Rock concert audiences: This is not mass karaoke. I did not pay huge sums of money to hear some drunk yahoo sing in my ear. STFU.

Classical concert audiences: The Hallelujah Chorus is not a national anthem. Just because two hundred years ago George II got a leg cramp after sitting through two hours of oratorio is no reason for you to stand up now. Don’t be such a lemming.

Frank Zappa’s entire collection. Sure, the late eighties and early nineties weren’t his best work by any means, but he was churning out two (or more) solid albums per year up until around 84. Oh crap, I guess you’re right about that 20 years thing. :slight_smile:

I figured the beatles and the ramones, but they were in a class unto themselves. Acts like britney, Good Charlotte, Limp Bizkit, etc. seem to be churning out crap by the pantload every few minutes. It needs to be stopped, for the good of all mankind.

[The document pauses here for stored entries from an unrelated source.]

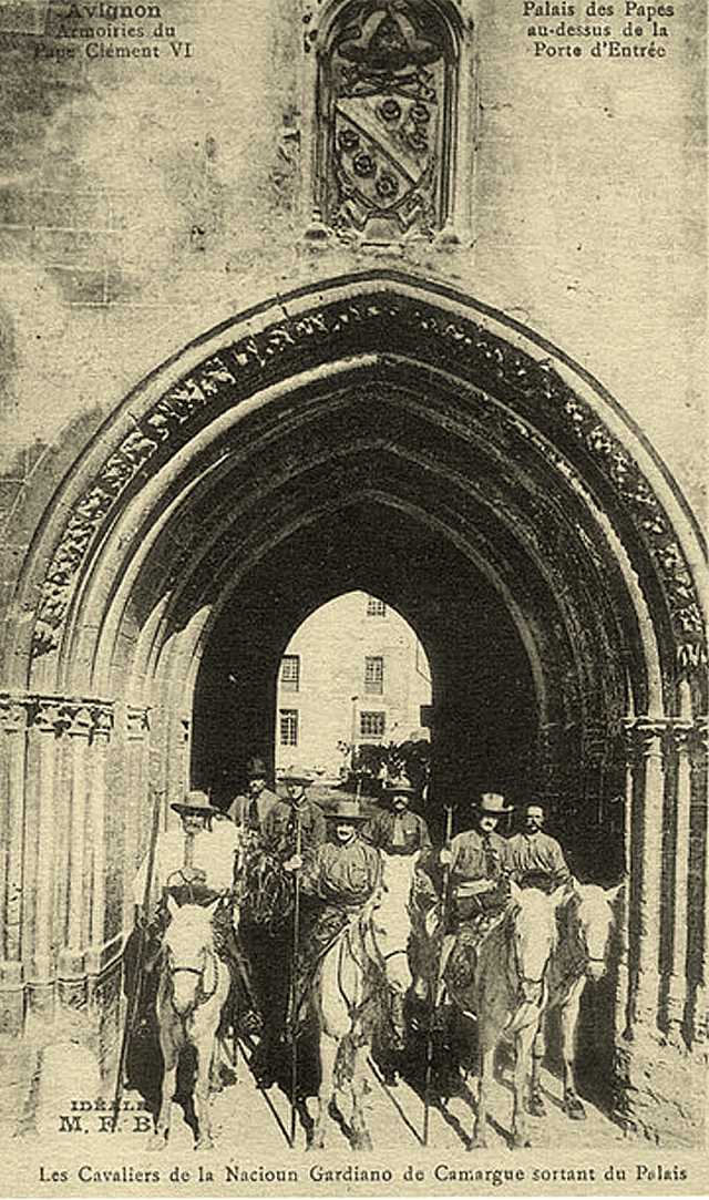 Le marquis Folco de Baroncelli et la Nacioun Gardiano sortant à cheval de la cour d'honneur du palais des papes d'Avignon
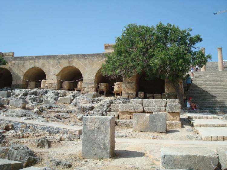 Acropole de Lindos (Rhodes), série de voûtes sous la Stoa (colonnade)
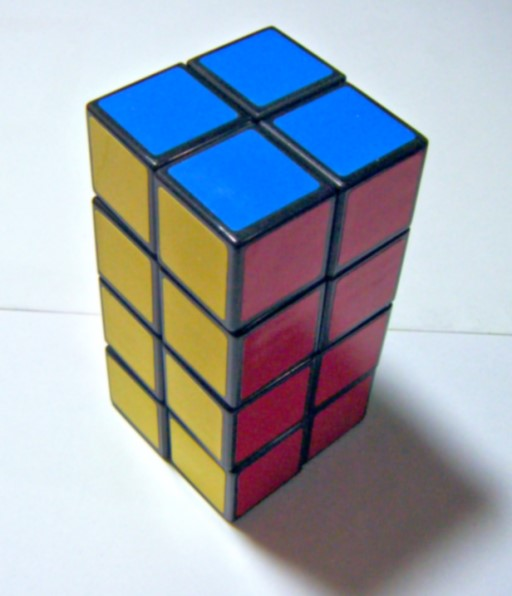 中文（台灣）: 復原後的2x2x4魔術方塊
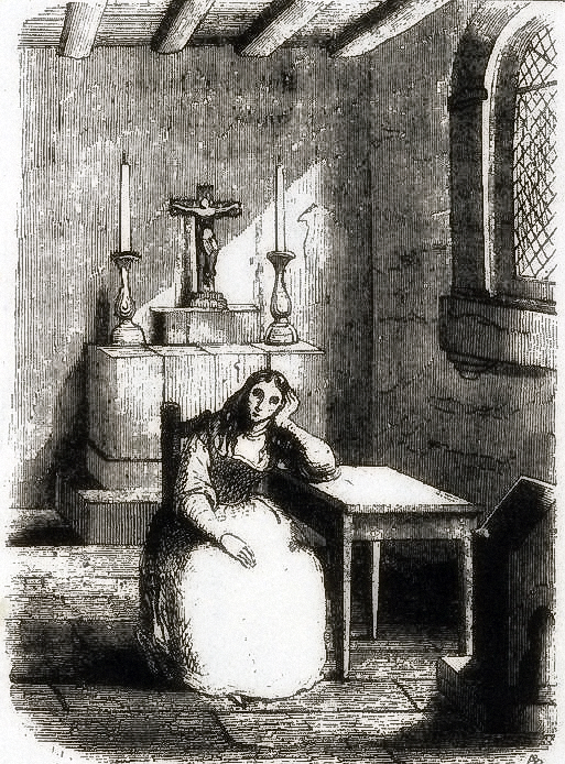 "La Quintrala. Catalina de Los Ríos y Lisperguer, según un grabado de la época."
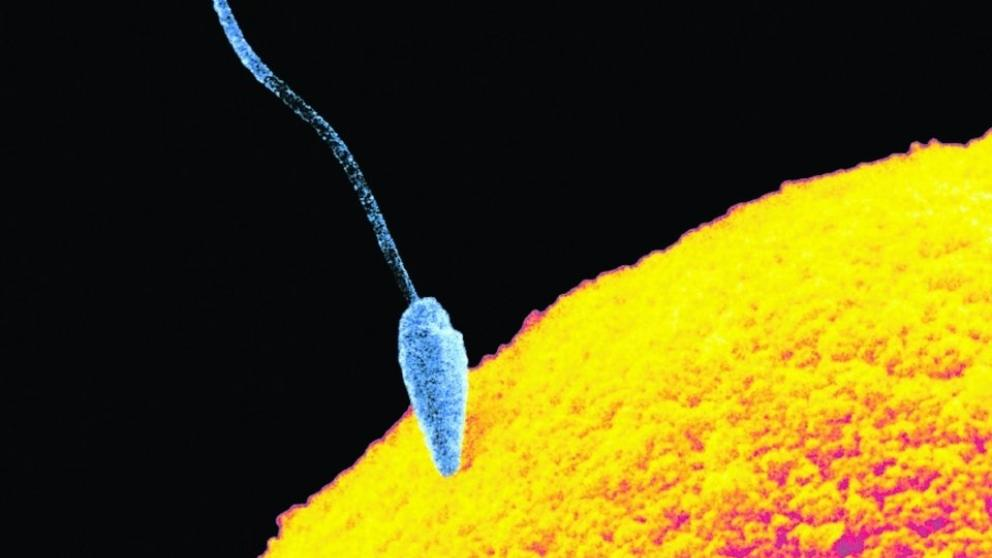 Espermatozou s'uneix a l'òvul
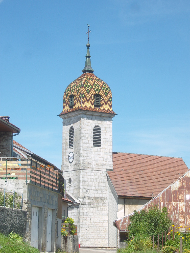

Lastly, U2 gets a pass on nothing. :mad: All that you can’t leave behind was barely up to snuff, and vertigo sounds like some rehashed Van Halen B side. :mad: It’s time we crack down on them before they suck again.

Speaking of Van Halen, how about a three strikes and out rule. Your third lead singer is your last. If you can’t stick with him, call it quits. Maybe it’ll make 'em think a bit before picking some washed up singer from a crap one hit band. And yeah, we count velvet revolver and audioslave in this too. Nice try guys, but replacing one member of the band does not a new band make. Strike 2 for both of ya.

Wow…I seem to have struck a nerve with some people, huh? You know what kills me about Velvet Revolver? Guns N Roses got tired of dealing with Axl Rose, citing that he was difficult to work with, and a junkie. And they replaced him with Scott Weiland, who’s been in and out of rehab more often than some people change their underwear.

Hey, Gyrate? I feel ya on the mass karaoke. With the exception of Billy Joel. Listening to the audience sing the chorus of Piano Man to him was nothign short of amazing.

Attractive females (such as Britney Spears, Jessica Simpson, and the Spice Girls entire) who cannot sing, play an instrument or write their own material shall henceforth have any record contracts terminated and given video contracts with Vivid Video.

I’m feeling generous, I could have said Max Hardcore.

Amen to that.

I’m also sick of the low-whine Stone Temple Pilots-esque growly voices (Creed and Nickelback come to mind.)

Dave Matthews is popular now, but only because nobody has figured out that he’s actually Yanni with a shave, haircut and a severe head injury. Don’t be fooled people! You’re paying upwards of $75 a ticket to listen to the hold music of tomorrow.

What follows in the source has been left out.